🤖 AI Summary
This work addresses the challenge of efficiently tracking a moving speaker to maintain high-quality speech enhancement in dynamic acoustic environments where only the speaker’s initial direction is known. The authors propose a lightweight Bayesian tracking framework that is compatible with any deep spatially selective filter and incorporates an autoregressive feedback mechanism: enhanced speech from the previous frame guides the spatial filtering of the current frame, enabling causal, real-time, and accurate joint tracking and enhancement. To improve simulation realism, they also construct and publicly release a speaker trajectory dataset based on the social force model. The method achieves significant improvements in both tracking accuracy and speech enhancement performance with negligible additional computational cost, demonstrating strong generalization across both simulated and real-world complex acoustic scenarios.
📝 Abstract
Deep spatially selective filters achieve high-quality enhancement with real-time capable architectures for stationary speakers of known directions. To retain this level of performance in dynamic scenarios when only the speakers' initial directions are given, accurate, yet computationally lightweight tracking algorithms become necessary. Assuming a frame-wise causal processing style, temporal feedback allows for leveraging the enhanced speech signal to improve tracking performance.
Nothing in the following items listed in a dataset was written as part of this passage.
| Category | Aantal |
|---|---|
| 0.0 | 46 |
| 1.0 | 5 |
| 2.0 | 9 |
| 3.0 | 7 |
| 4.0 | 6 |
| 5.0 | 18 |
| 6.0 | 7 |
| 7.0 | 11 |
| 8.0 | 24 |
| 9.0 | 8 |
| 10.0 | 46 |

In this work, we investigate strategies to incorporate the enhanced signal into lightweight tracking algorithms and autoregressively guide deep spatial filters. Our proposed Bayesian tracking algorithms are compatible with arbitrary deep spatial filters. To increase the realism of simulated trajectories during development and evaluation, we propose and publish a novel dataset based on the social force model. Results validate that the autoregressive incorporation significantly improves the accuracy of our Bayesian trackers, resulting in superior enhancement with none or only negligibly increased computational overhead. Real-world recordings complement these findings and demonstrate the generalizability of our methods to unseen, challenging acoustic conditions.